​​Dollar stores may increase food deserts in under-resourced US cities​

A new study from University of Florida food economists has found that building dollar stores may create food deserts in specific city environments, while having no impact on grocery access when they enter other areas.  

The study, authored by UF Institute of Food and Agricultural Sciences (UF/IFAS) Food and Resource Economics Department experts and published in the American Journal of Agricultural Economics, focused on one central question: When a dollar store opens in an area, does it ultimately decrease food access?  

The answer is that in some, limited cases, it does.  

“The concerns motivating the limit of dollar stores are real in certain circumstances, but there is more work to be done to understand this effect, as well as other aspects of dollar stores …” — Conner Mullally, a UF/IFAS associate professor in the food and resource economics department

The opening of a dollar store is more likely to reduce food access in urban neighborhoods that initially only have a single grocery store. Urban areas with larger Black populations, limited vehicle access, high reliance on public transportation, high dependence on public assistance or high poverty rates are more likely to have less food access after a dollar store opens, said Conner Mullally, a study author and UF/IFAS associate professor in the food and resource economics department. 

Dollar stores grew in number throughout the 2000s, prompting numerous municipalities to restrict their growth through policies – many of which cited concerns for reduced food access as an impetus.
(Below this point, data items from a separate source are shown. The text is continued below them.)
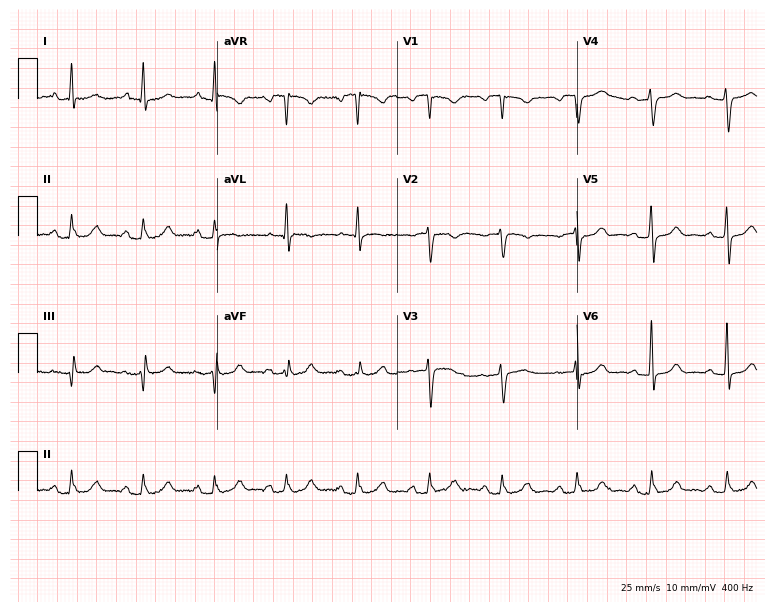
Standard 12-lead ECG recorded from a 72-year-old woman. Read as a normal ECG.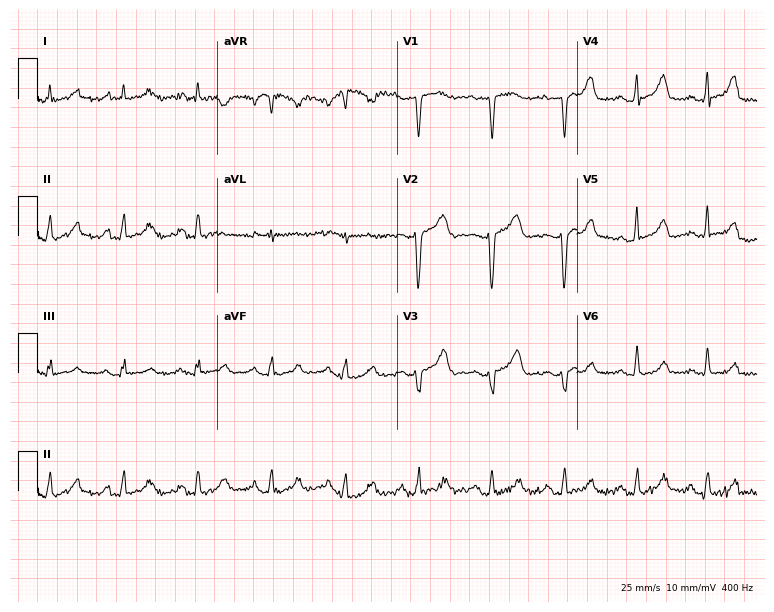
12-lead ECG from a woman, 55 years old. Screened for six findings — first-degree AV block, right bundle branch block, left bundle branch block, sinus bradycardia, atrial fibrillation, sinus tachycardia — none is recorded.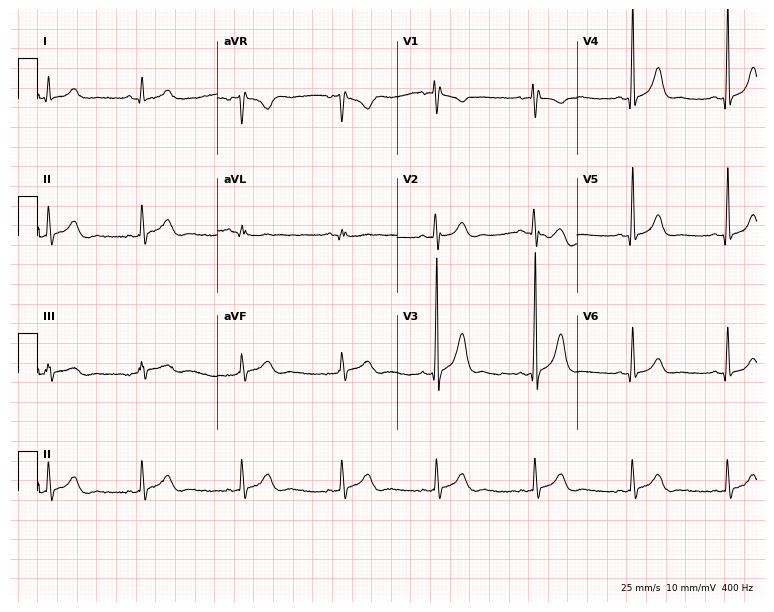
12-lead ECG (7.3-second recording at 400 Hz) from a male patient, 17 years old. Labelled as a normal ECG.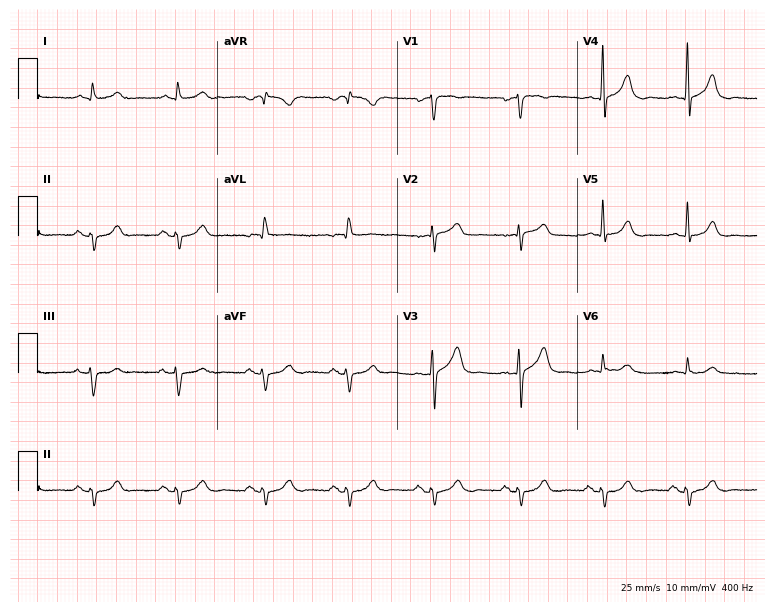
Resting 12-lead electrocardiogram. Patient: a male, 79 years old. None of these six findings is recorded: first-degree AV block, right bundle branch block, left bundle branch block, sinus bradycardia, atrial fibrillation, sinus tachycardia.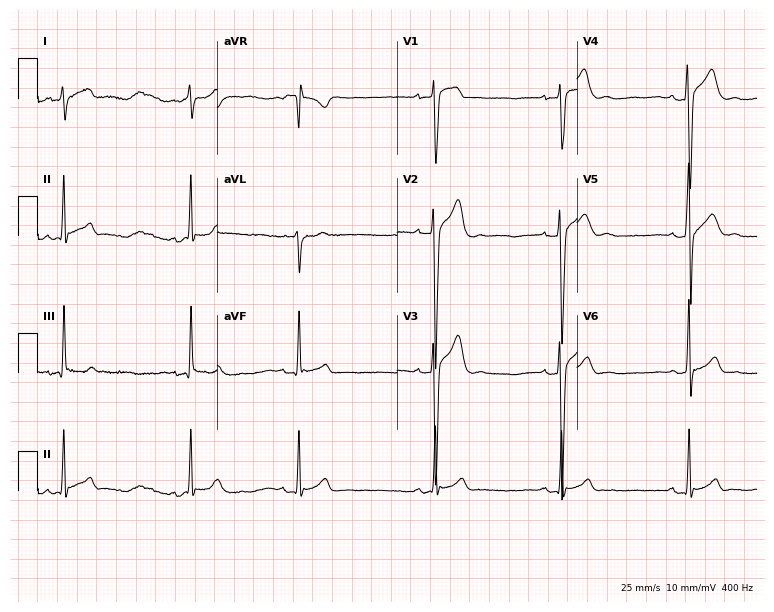
12-lead ECG from a 17-year-old male patient. No first-degree AV block, right bundle branch block, left bundle branch block, sinus bradycardia, atrial fibrillation or sinus tachycardia recorded for this tracing.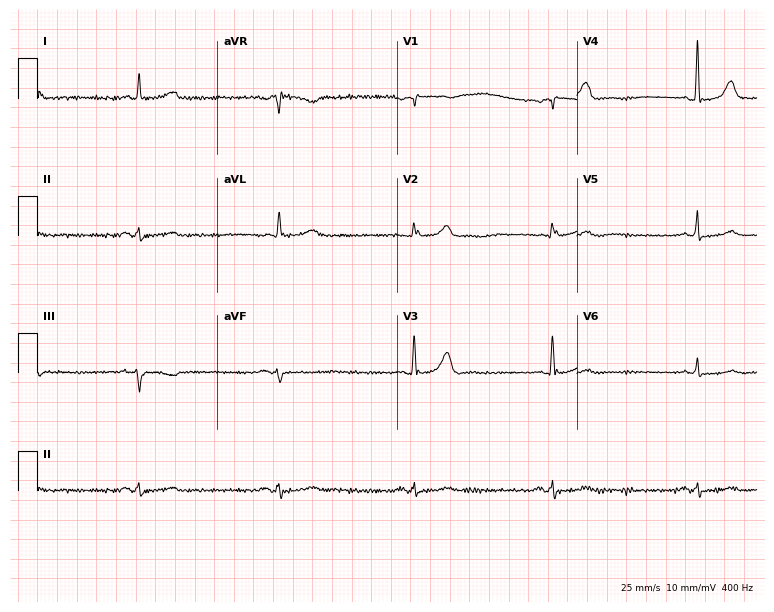
Electrocardiogram, a 77-year-old male patient. Interpretation includes sinus bradycardia (a sinus rate of 50 beats per minute or less).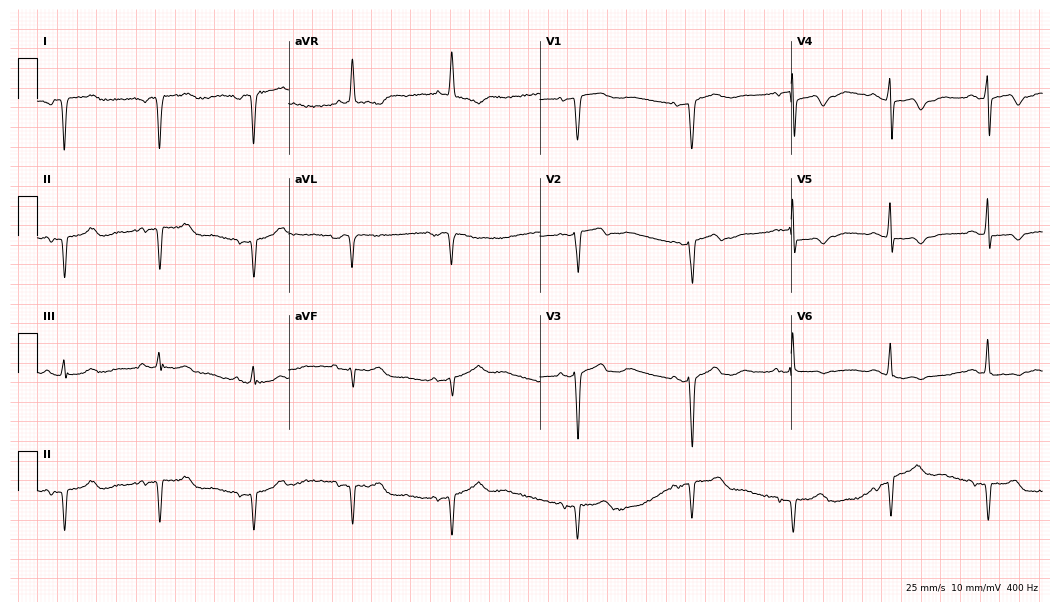
Resting 12-lead electrocardiogram. Patient: a woman, 69 years old. None of these six findings is recorded: first-degree AV block, right bundle branch block, left bundle branch block, sinus bradycardia, atrial fibrillation, sinus tachycardia. Other findings, if any, are not listed.

Federal programs followed the USDA’s creation of the “food desert” definition, with economists left wondering whether policy concerns around dollar stores were based in science, which prompted this study, Mullally said.  
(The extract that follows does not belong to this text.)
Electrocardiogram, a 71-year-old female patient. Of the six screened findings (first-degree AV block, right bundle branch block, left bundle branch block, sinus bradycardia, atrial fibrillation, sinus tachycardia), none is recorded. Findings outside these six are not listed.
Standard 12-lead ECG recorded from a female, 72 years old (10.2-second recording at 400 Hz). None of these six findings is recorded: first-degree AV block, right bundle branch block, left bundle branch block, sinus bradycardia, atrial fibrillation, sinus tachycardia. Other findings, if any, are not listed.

Using machine learning and neighborhood-level data from 2006 to 2020, the research team included data on variables such as demographics, location and retail availability.  

They found that in the 14% of urban census block groups with only one grocery store already, opening a dollar store led to a measurable decline in food access, said Chuck Grigsby-Calage, a study author who was a Ph.D. student at UF while working on this research. He is now an assistant professor of agricultural economics at the University of Tennessee at Martin. 

Rural areas also see impacts, Mullally said, but fewer than in urban areas. But unlike urban areas, there wasn’t a trend across demographics. 

“On average, the effects are small overall in most urban and rural areas, but in urban communities with just one grocery store in the first year of our data set, the impacts are quite large,” he said. “In fact, the impact grows with every dollar store that opens in a given neighborhood.”  

“The concerns motivating the limit of dollar stores are real in certain circumstances, but there is more work to be done to understand this effect, as well as other aspects of dollar stores, such as whether they can improve food access in certain circumstances, or whether they improve overall consumer well-being despite having some negative impacts on grocery stores,” he said.  

He said the results are complex and differ neighborhood to neighborhood, so any policy response would need to be similarly nuanced. The goal of this study is to provide policymakers with more complete insights into the consequences of dollar store expansion and the impact of restrictive policies.